La lecture de Veneranda Paladino
Extraits d’un article paru dans les DNA, le 26 juin 2022
C’est probablement son recueil de poésie le plus intime, cru et âpre mais empli de bienveillance et de compassion. Michèle Finck aborde la bascule psychique et sa quête d’écriture en délivrant un cri d’amour bouleversant.
S’entailler non pas les veines, mais « entailler l’intime » Ainsi s’annonce le nouveau recueil de poésie de I’écrivaine Michèle Finck – la Ballade des hommes-nuages –. qui convoque en son titre l’autre célèbre Ballade des pendus de François Villon. […]
Son univers tisse des correspondances entre la danse, le cinéma, la peinture, la musique ; ici celle de Schoenberg et du mouvement dodécaphonique. Une traduction du chavirement intérieur de « son » homme, OM, qui bascule dans la maladie mentale […]
L’architecture de la Ballade des hommes-nuages emprunte au cycle orphique de la descente à la remontée vers la lumière guidée par l’amour. Une trajectoire douloureuse, ample, qui relève de l’exorcisme ». Au cœur de l’infinie finitude, il y a également cette quête transmise par le père « du mot qui manque».
« Le mot qui manque / Est le sous-œuvre / De tout poème » Qui prodigue guérison, amour et sauve l’autre. L’homme aimé traverse l’enfer médicamenteux, hospitalisé à Sainte-Anne à Paris. Un lieu ouvert où il peut peindre, filmer les nuages, mais qui enferme dans une camisole chimique « à la puissance d’une bombe atomique » pour le cerveau.
L’homme blessé crie son mal être et implore « sauve-moi ». Autant de mots lestés de peine que consigne autrice dans divers carnets d’hôpital. Elle les rassemble ici pour la première fois. À cet égard. Michèle Finck livre un vibrant témoignage d’une accompagnatrice impuissante face à la détresse et à la déshumanisation que génèrent trop souvent les hôpitaux psychiatriques.
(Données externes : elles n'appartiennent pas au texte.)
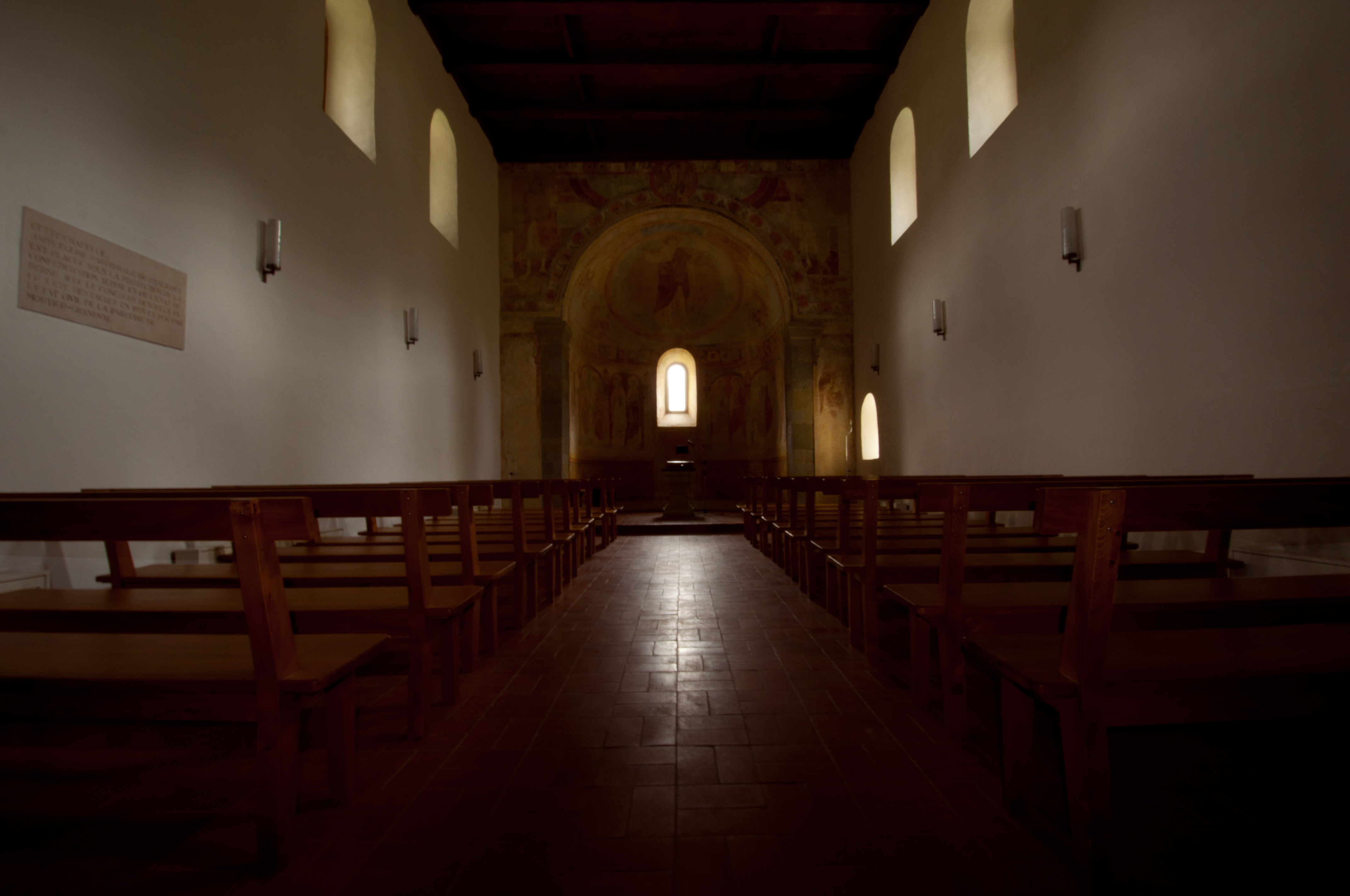 Kapelle von Chalières mit Friedhof (Intérieur)

Elle souhaite, dit-elle, apporter « une bouée de sauvetage aux accompagnants, qu’ils se sentent compris, aidés et aimés »
« Laisser deviner » tout en disant les choses, mais avec délicatesse et bienveillance. C’est la force de ce texte qui avance entre vie et mort, dans un état qui confine à ta clairvoyance. Morts et vivants s’y étreignent dans une chorégraphie intime De l’enfance surgissent des images, elles se réfléchissent au prisme de la folle de l’OM. […]
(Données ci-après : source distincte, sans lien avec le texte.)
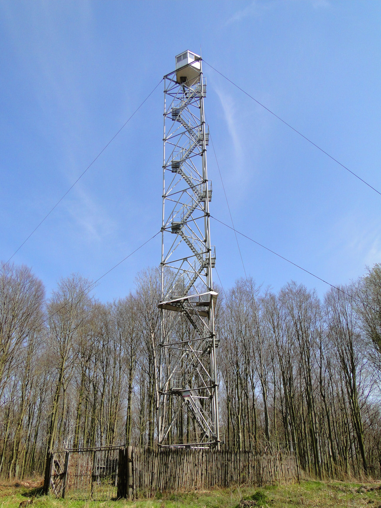 Wieża obserwacyjna ppoż. na Bukowcu w Puszczy Bukowej pod Szczecinem

L’OM se rêve en OZ. comme le magicien. Et continue de filmer les nuages : l’art sera son viatique N’est-ce pas au cœur d’une brûlure intérieure que l’hyper-sensibilité créatrice jaillit ?
« Tous hommes nuages / qui combattent aux frontières / De la folie Humains Sont des êtres humains / N’en faites pas des proscrits des hors-la-vie ». Ce chœur a cappella, « Miserere », qui referme le livre, partage un message essentiel de tolérance, d’accueil de l’autre fragile. Dans une compassion infinie et universelle.